Is my fma() broken?

It is Cygwin's fault. Or more correctly, the newlib C library it uses. It explicitly says it does not even try to get fma() emulation correct.

GNU C library has correct emulation for almost all fma variants since 2015. For details, and the patches used to implement this, see the sourceware bug 13304.

If efficiency is not a problem, then I would simply use e.g.

#if defined(__CYGWIN__) && !defined(__FMA__) && !defined(__FMA3__) && !defined(__FMA4__)
#define fma(x, y, z)  fma_emulation(x, y, z)

double fma_emulation(double x, double y, double z)
{
    /* One of the implementations linked above */
}
#endif

I do not personally use Windows at all, but if anyone does (use Windows and need the fma emulation), I'd suggest they try and push a patch upstream, with a link to the GNU C library discussion on correct fma emulation.


What I am wondering, is whether it would be possible to examine just the low M bits of the result (discarded in the rounding) to determine the correct value of the ULP in the result, and adjust the result obtained using the straightforward a×b+c operation accordingly, using nextafter(); rather than using multiprecision arithmetic to implement the entire operation.

Edit: No, because the addition may overflow, dropping an extra bit as the MSB of the discarded part. For that reason alone, we do need to do the entire operation. Another reason is that if a×b and c have different signs, then instead of addition, we substract smaller in magnitude from larger in magnitude (result using the larger's sign), which may lead to clearing several high bits in the larger, and that affects which bits of the entire result are dropped in the rounding.
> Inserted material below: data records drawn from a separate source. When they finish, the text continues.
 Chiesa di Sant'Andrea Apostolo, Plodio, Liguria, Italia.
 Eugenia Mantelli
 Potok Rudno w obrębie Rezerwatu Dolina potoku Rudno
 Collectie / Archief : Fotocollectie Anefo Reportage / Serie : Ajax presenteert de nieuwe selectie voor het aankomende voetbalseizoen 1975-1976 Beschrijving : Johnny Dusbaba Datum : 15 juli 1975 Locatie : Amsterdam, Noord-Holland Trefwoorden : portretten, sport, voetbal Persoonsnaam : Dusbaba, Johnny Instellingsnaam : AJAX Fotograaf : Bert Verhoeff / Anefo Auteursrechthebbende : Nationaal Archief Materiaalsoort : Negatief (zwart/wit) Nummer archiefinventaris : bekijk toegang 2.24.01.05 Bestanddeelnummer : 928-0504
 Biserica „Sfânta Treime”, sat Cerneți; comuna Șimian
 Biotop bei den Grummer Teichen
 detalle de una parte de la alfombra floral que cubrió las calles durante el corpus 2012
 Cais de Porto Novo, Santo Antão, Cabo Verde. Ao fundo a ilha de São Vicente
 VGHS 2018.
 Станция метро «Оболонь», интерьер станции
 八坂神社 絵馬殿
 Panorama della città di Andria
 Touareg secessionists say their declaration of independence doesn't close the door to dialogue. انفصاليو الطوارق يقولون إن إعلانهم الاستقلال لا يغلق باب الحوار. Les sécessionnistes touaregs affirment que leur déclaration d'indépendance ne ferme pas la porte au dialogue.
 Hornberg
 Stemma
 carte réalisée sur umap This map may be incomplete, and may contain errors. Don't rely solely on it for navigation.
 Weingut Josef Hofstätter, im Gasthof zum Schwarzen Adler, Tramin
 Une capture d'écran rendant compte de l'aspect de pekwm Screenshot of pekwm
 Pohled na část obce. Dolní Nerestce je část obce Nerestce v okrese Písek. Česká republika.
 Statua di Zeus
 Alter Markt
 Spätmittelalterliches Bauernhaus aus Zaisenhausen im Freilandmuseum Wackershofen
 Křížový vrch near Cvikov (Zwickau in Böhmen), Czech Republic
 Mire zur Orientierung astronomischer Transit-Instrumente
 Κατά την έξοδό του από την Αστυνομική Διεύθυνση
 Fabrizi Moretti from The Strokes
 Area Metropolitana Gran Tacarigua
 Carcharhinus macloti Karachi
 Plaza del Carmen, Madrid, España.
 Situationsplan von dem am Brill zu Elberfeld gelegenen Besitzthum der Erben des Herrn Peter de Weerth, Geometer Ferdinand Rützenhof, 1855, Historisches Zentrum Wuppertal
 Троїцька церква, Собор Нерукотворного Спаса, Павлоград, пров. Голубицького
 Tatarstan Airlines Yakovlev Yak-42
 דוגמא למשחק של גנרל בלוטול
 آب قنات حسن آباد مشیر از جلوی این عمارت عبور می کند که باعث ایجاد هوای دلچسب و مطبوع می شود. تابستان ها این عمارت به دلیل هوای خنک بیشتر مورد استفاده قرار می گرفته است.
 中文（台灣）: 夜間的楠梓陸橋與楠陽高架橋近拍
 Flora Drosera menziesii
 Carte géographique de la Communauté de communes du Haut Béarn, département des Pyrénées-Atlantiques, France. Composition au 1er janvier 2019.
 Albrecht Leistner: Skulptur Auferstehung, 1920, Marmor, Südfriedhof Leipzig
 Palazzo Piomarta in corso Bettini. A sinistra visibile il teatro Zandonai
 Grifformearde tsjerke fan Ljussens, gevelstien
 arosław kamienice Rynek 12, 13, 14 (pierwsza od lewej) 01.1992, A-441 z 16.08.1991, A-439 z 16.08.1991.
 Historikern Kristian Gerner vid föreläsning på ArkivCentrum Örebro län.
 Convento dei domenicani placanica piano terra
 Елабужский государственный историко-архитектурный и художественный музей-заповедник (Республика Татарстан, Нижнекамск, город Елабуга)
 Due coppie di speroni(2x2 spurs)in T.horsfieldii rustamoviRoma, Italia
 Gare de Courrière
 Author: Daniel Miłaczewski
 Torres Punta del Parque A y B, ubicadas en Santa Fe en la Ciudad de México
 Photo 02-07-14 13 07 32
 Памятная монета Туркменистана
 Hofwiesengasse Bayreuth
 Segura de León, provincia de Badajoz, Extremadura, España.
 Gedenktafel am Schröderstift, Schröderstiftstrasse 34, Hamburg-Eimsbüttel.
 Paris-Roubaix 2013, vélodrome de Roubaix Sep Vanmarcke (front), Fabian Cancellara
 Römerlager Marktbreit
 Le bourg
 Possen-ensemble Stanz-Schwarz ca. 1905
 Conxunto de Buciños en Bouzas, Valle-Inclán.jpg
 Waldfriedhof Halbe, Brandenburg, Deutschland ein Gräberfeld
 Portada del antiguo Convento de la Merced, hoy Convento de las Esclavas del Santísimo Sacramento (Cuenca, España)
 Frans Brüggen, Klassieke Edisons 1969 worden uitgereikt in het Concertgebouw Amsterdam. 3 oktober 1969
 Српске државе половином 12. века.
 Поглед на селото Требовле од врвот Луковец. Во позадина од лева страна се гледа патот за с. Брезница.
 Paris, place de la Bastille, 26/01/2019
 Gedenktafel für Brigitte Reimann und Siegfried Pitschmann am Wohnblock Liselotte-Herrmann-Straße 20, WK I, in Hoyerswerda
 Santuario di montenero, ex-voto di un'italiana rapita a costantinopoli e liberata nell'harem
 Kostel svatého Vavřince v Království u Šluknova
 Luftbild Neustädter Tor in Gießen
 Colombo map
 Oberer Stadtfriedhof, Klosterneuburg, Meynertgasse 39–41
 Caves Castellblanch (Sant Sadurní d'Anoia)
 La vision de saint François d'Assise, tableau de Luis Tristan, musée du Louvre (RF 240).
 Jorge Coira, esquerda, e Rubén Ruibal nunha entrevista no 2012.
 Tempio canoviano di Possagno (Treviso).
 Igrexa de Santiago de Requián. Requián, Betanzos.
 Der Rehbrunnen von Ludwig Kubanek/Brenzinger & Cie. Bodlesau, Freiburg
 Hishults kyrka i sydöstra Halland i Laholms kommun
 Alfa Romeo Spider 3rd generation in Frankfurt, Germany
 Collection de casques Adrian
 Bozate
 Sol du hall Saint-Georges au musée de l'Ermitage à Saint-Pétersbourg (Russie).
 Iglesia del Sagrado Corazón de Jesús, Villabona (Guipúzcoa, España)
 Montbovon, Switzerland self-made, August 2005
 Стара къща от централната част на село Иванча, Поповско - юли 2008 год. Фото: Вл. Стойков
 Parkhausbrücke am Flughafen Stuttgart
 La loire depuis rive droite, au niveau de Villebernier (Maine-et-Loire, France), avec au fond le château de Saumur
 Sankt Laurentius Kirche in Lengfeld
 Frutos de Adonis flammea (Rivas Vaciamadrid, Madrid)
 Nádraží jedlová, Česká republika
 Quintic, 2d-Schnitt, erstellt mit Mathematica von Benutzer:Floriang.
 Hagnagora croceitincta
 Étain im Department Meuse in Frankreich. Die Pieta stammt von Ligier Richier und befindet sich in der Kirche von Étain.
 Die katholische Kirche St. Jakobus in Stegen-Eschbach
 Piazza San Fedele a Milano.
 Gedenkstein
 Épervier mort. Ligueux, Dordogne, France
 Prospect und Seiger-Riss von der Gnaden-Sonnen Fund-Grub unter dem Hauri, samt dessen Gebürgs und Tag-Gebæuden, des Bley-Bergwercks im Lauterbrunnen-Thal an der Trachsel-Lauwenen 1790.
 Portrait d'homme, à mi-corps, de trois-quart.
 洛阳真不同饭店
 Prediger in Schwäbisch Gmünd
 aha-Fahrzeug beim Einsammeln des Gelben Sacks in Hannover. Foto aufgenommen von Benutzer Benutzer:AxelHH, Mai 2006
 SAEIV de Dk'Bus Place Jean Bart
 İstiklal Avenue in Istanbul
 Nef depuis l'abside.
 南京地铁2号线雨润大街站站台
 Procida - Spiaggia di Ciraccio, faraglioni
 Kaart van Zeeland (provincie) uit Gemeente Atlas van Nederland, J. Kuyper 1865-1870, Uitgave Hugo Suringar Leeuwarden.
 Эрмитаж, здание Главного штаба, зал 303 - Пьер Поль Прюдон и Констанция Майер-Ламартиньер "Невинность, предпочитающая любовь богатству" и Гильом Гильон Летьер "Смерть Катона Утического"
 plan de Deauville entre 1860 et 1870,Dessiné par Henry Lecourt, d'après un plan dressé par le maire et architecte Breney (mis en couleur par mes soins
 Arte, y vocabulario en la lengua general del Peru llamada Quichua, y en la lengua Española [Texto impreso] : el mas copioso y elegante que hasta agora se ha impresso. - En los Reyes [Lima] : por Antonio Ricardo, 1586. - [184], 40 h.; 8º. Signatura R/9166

However, for the IEEE-754 Binary64 double on x86 and x86-64 architectures, I do believe fma emulation using 64-bit (integer) registers and 128-bit product, is still quite feasible. I shall experiment on a representation where low 2 bits in a 64-bit register are used for the rounding decision bits (LSB being a logical OR of all the dropped bits), 53 bits used for the mantissa, and one carry bit, leaving 8 unused and ignored high bits. The rounding is performed when the unsigned integer mantissa is converted to a (64-bit) double. If these experiments yield anything useful, I shall describe them here.


Initial findings: fma() emulation on a 32-bit system is slow. The 80-bit stuff on the 387 FPU is basically useless here, and implementing the 53×53-bit multiplication (and bit shifting) on a 32-bit system is just .. not worth the effort. The glibc fma() emulation code linked to above is good enough in my opinion.

Additional findings: Handling non-finite values is nasty. (Subnormals are only slightly annoying, requiring special handling (as the implicit MSB in mantissa is zero then).) If any of the three arguments is non-finite (infinity or some form of NaN), then returning a*b + c (not fused) is the only sane option. Handling these cases require additional branching, which slows down the emulation.

Final decision: The number of cases to handle in an optimized manner (rather than using the multiprecision "limb" approach as used in the glibc emulation) is large enough to make this approach not worth the effort. If each limb is 64-bit, each of a, b, and c is spread over at most 2 limbs, and a×b over three limbs. (With 32-bit limbs, that is just 3 and 5 limbs, respectively.) Depending on whether a×b and c have the same or different signs, there are only two fundamentally different cases to handle -- in the different signs case, the addition turns into subtraction (smaller from larger, result getting the same sign as the larger value).

In short, the multiprecision approach is better. The actual precision needed is very well bounded, and does not need even dynamic allocation. If the product of the mantissas of a and b can be calculated efficiently, the multiprecision part is limited to holding the product and handling the addition/subtraction. Final rounding can be done by converting the result to a 53-bit mantissa, exponent, and two extra low bits (the higher being the most significant bit lost in the rounding, and the lower being an OR of the rest of the bits lost in the rounding). Essentially, the key operations can be done using integers (or SSE/AVX registers), and the final conversion from a 55-bit mantissa to double handles the rounding according to current rules.